Panel discussion deals with police accountability in Alberta

"No Visible Trauma" was screened last month in Edmonton at Metro Cinema. A panel discussion followed the screening.

By Jeremy Appel 

(ANNews) – A screening of the documentary “No Visible Trauma,” which details three cases of police brutality from the Calgary Police Service (CPS), took place at Edmonton’s Metro Cinema on Nov. 9. The film, directed by Marc Serpa Francoeur and Robinder Uppal, documents several allegations of abuse of power against the CPS.

The film was followed by a panel discussion moderated by Ward Papastew Coun. Michael Janz, featuring University of Alberta criminologist Temitope Oriola, The Progress Report editor-in-chief Duncan Kinney, Climate Justice Edmonton (CJE) co-founder Emma Jackson and Edmonton Police Services whistleblower Dan Behiels. 

Oriola, who served as a special advisor for the Alberta government’s proposed Police Act review last year, said the film explored a “troubling constellation of realities to see on the screen,” exposing a “militaristic, toxic, hypermasculine” culture within the CPS, as well as a culture that protects officers engaged in misconduct. 

Only a small percentage of officers are engaged in violent misconduct, the vast majority of whom are poorly educated, he added. 

“The problem is this protectionist racket that is constantly woven around those who are in fact involved in brutality towards civilians,” said Oriola, who writes a regular column for the Edmonton Journal

He said Alberta needs a “one-stop shop” to make it easier for people to complain about police misconduct, with independent civilian-led oversight overseen by a judge. 

Behiels, the EPS whistleblower, said it was striking to him how the film showed other officers standing by while their colleagues engaged in gross misconduct, which speaks to a broader problem with policing culture. 

We can’t simply rely on a bystander who films instances of misconduct on their phone, because there isn’t always going to be a member of the public present to do so, Behiels added. 

“The only chance we have for justice is a consistent report from other police officers who witnessed wrongdoing,” he said. 

In order to encourage officers to come forward, they need to be protected from reprisals for speaking out, Behiels said. However, the Whistleblower Act doesn’t apply to municipal employees as it’s currently written. 

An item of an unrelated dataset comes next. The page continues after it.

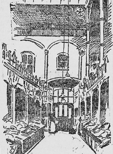 Illustration av Sveahallens interiör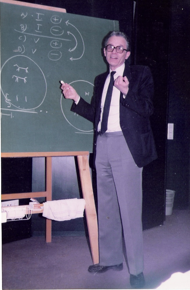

“The laws need to change first, and then we need a fair application of those laws and a functional oversight body, [which] unfortunately we don’t have today,” said Behiels. 

Kinney of The Progress Report said that if a member of the public wants to hold police to account, “the deck is stacked against you in a thousand little ways.” 

When there are police disciplinary hearings, for example, the names of the officers are never publicly listed. “Media organizations aren’t going to dedicate resources to go to a hearing if they don’t know who it is,” Kinney said. 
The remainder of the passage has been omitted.